To make a landfill a landfill, a significant cost must be paid. For one to exist, a plot of land must be sacrificed entirely, destroying natural animal habitats and/or forsaking the chance for it to become something useful and desirable to an ecosystem or community. Examples on the side of the environment include nature sanctuaries or parks; on the side of society, there’s the potential for housing, businesses and other green or neighborhood spaces that don’t devalue what surrounds it. This is contrary to the additive nature of what some other waste management solutions can provide when handled creatively.

But what is particularly concerning is that as society inevitably produces waste, landfills must continually expand for them to “work” as intended. And because waste that is buried in a landfill has that “100 years or more” lifespan, their growth demand vastly outpaces the rate at which their materials will degrade and offer up space for newly discarded ones. Ultimately, this fans the flames of a destructive kind of growth cycle. Existing landfills must get bigger. New landfills must get plotted.  And sure enough, the aforementioned problems with land and waterway contamination, greenhouse gas generation and resource stagnation must worsen as a natural result.

  • Environmental Risks at a Glance
    The more land used for waste disposal, the less land for animal and plant life. If unchecked, landfill growth will continue, degrading biodiversity and weakening the wildlife that does manage to adapt and survive.

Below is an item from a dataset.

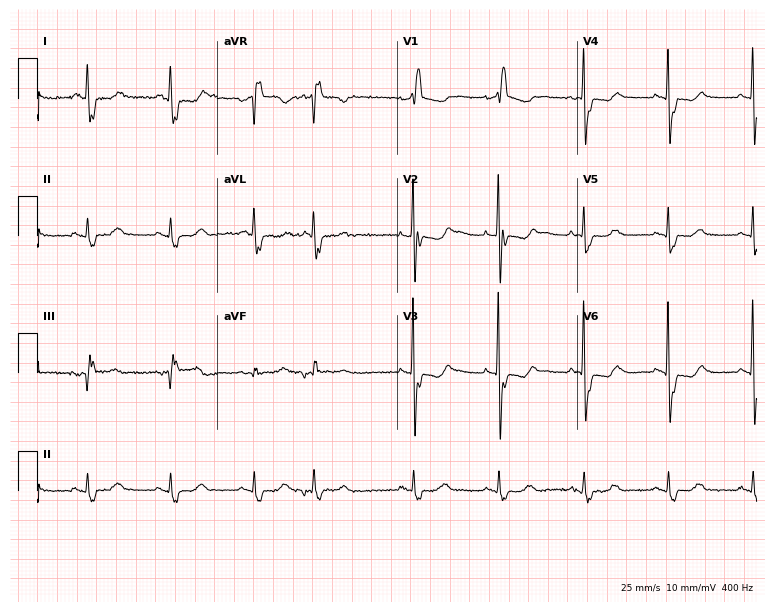
Resting 12-lead electrocardiogram. Patient: a 75-year-old female. The tracing shows right bundle branch block.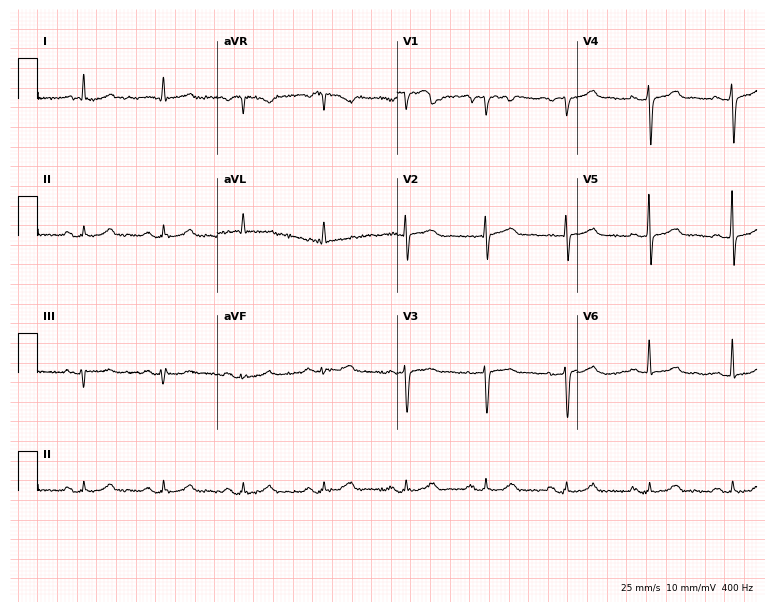
Electrocardiogram, a man, 72 years old. Of the six screened findings (first-degree AV block, right bundle branch block (RBBB), left bundle branch block (LBBB), sinus bradycardia, atrial fibrillation (AF), sinus tachycardia), none is recorded.

  • Financial Risks at a Glance
    Land used for landfills is undesirable. Nobody wants to live and work on or near a landfill. The more landfill space that a society needs, the less people and companies will want to be a part of that society. This, after a certain point, can manifest as high-value residents and businesses pulling out of surrounding neighborhoods, neighborhoods steadily losing wealth, and the remaining people and companies of those neighborhoods eventually struggling financially—something that translates to a weaker local economy, school system and community that only perpetuates the problem.

 

Looking to Better Solutions

As concerns over the future of the planet abound, businesses and communities must examine their current waste and resource management habits and look to better solutions.

Landfills, though common and seemingly convenient, offer little assistance in the fight against climate change or the journey toward more sustainable, efficient ways of operating. The truth is landfills hinder those efforts. They contaminate their surroundings, emit powerful and exorbitant amounts of greenhouse gases, stagnate finite resources and consume land—costs that feed back into and reinforce its many other environmental, social and commercial issues.

In today’s world, where the stakes for a prosperous future have never been higher, these problems are too big to ignore. Landfill disposal’s impacts must be mitigated, and its alternatives must be prioritized if there are any hopes of achieving tangible, near-term and long-lasting progress toward sustainability.